--- EXERCISE PROMPT ---
Begin at the top of the records below and return each line exactly through the line with "organism: Gemmata obscuriglobus". Skip pictures.

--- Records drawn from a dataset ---
▶

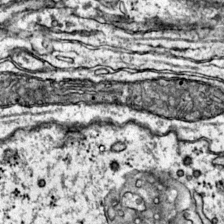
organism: Mouse
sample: Primary visual cortex
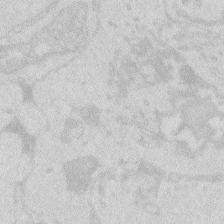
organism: Zebrafish
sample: Macrophage
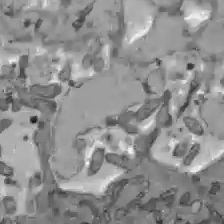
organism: C57BL Mouse
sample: Liver
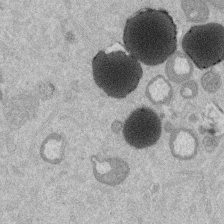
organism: Mouse
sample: Dividing mouse embryo 1 cell stage
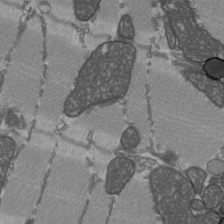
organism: C57BL Mouse
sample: Heart
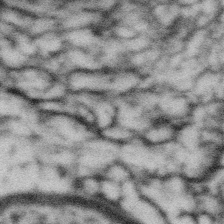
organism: Gemmata obscuriglobus
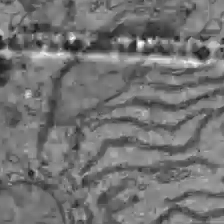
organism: C57BL Mouse
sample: Liver
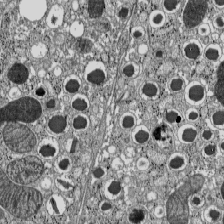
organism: C57BL Mouse
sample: Pancreatic islet
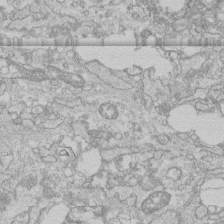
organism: Human
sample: CRL-1474
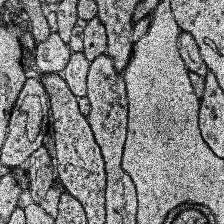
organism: Human
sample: Temporal Lobe
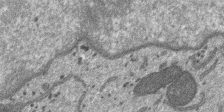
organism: Human
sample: Lung epithelial cells infected with SARS-CoV-2
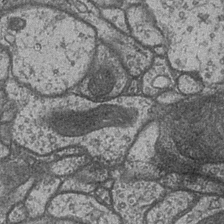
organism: Drosophila
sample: Optic medulla
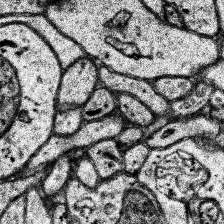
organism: Human
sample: Temporal Lobe
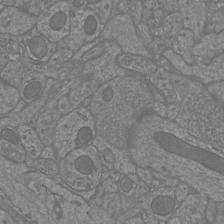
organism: Mouse
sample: Cortical neurons
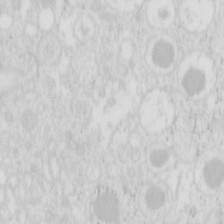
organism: Mouse
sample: Pancreas
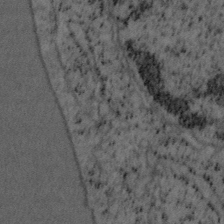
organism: Human
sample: HeLa cells
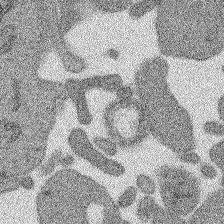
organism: Human
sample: HeLa cells
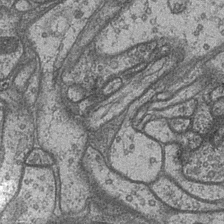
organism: Drosophila
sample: Optic medulla
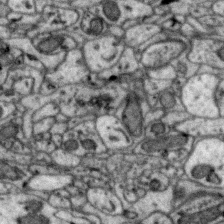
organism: Zebra finch
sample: Brain
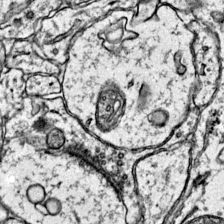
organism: Mouse
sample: Primary visual cortex
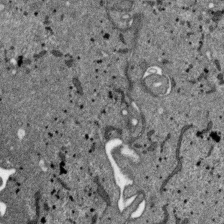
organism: Human
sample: Lung epithelial cells, uninfected (mock) control
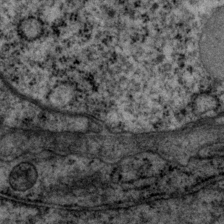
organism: P. pacificus
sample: Pharynx
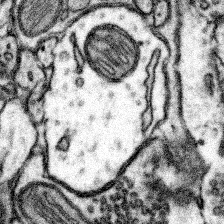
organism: Mouse
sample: Somatosensory cortex neuropil
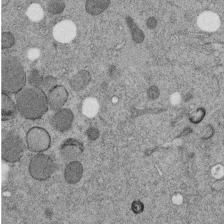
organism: C. elegans
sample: C. elegans embryo early stage
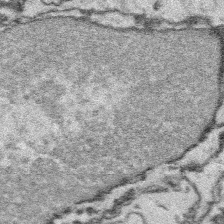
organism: Platynereis dumerilii
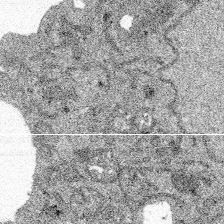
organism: Spongilla lacustris
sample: Multiple
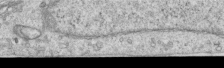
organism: Human
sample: Centriole in RPE cells
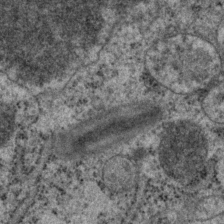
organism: P. pacificus
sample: Pharynx
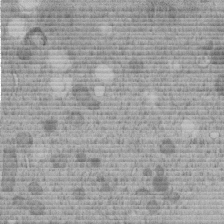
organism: C. elegans
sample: C. elegans embryo early stage
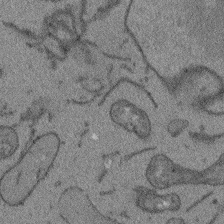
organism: Arabidopsis thaliana
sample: Root tip
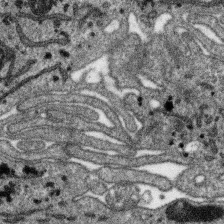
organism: Human
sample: Lung epithelial cells infected with SARS-CoV-2
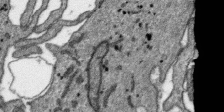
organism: Human
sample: Lung epithelial cells, uninfected (mock) control
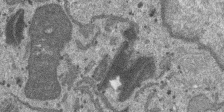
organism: Human
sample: Lung epithelial cells infected with SARS-CoV-2
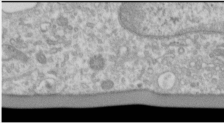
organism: Human
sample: Cilia; basal body in RPE cells
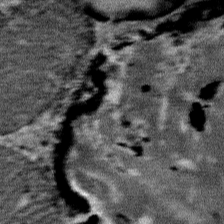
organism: Mouse
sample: Mouse Salivary gland

◀

--- FINAL ANSWER ---
organism: Mouse
sample: Primary visual cortex
organism: Zebrafish
sample: Macrophage
organism: C57BL Mouse
sample: Liver
organism: Mouse
sample: Dividing mouse embryo 1 cell stage
organism: C57BL Mouse
sample: Heart
organism: Gemmata obscuriglobus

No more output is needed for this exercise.